In the records below, find the line containing "sample: Liver" and the line containing "sample: C. elegans embryo"; please repeat exactly the lines from one to the other, both included, and nothing more.

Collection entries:
----
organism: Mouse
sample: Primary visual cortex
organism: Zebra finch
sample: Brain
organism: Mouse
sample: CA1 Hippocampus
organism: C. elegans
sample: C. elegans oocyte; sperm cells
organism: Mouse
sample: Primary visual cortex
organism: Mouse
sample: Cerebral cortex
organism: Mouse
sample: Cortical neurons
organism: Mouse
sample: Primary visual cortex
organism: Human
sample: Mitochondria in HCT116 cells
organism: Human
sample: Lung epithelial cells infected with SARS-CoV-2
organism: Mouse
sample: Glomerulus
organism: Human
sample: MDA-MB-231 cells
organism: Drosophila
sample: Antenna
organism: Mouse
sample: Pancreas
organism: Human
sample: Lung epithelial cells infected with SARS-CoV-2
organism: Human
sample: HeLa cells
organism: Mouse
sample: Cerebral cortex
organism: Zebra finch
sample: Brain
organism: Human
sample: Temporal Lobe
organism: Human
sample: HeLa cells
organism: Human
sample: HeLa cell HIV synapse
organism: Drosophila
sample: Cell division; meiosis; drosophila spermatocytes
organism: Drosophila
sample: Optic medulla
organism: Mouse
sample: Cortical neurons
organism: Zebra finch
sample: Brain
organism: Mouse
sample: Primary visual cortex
----
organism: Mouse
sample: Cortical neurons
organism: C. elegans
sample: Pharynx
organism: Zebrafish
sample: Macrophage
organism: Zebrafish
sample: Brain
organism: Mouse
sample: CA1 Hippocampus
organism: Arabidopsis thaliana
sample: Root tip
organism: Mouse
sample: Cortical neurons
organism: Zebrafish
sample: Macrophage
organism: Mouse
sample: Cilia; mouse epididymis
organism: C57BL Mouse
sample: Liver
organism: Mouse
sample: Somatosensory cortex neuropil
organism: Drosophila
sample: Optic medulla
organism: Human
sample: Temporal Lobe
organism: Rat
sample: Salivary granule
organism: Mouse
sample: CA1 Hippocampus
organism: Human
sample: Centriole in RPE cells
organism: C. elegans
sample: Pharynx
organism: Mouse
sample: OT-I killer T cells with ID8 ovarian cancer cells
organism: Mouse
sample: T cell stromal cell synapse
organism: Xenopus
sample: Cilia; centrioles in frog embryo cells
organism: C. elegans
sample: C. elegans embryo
----
* _Exercise response_
sample: Liver
organism: Mouse
sample: Somatosensory cortex neuropil
organism: Drosophila
sample: Optic medulla
organism: Human
sample: Temporal Lobe
organism: Rat
sample: Salivary granule
organism: Mouse
sample: CA1 Hippocampus
organism: Human
sample: Centriole in RPE cells
organism: C. elegans
sample: Pharynx
organism: Mouse
sample: OT-I killer T cells with ID8 ovarian cancer cells
organism: Mouse
sample: T cell stromal cell synapse
organism: Xenopus
sample: Cilia; centrioles in frog embryo cells
organism: C. elegans
sample: C. elegans embryo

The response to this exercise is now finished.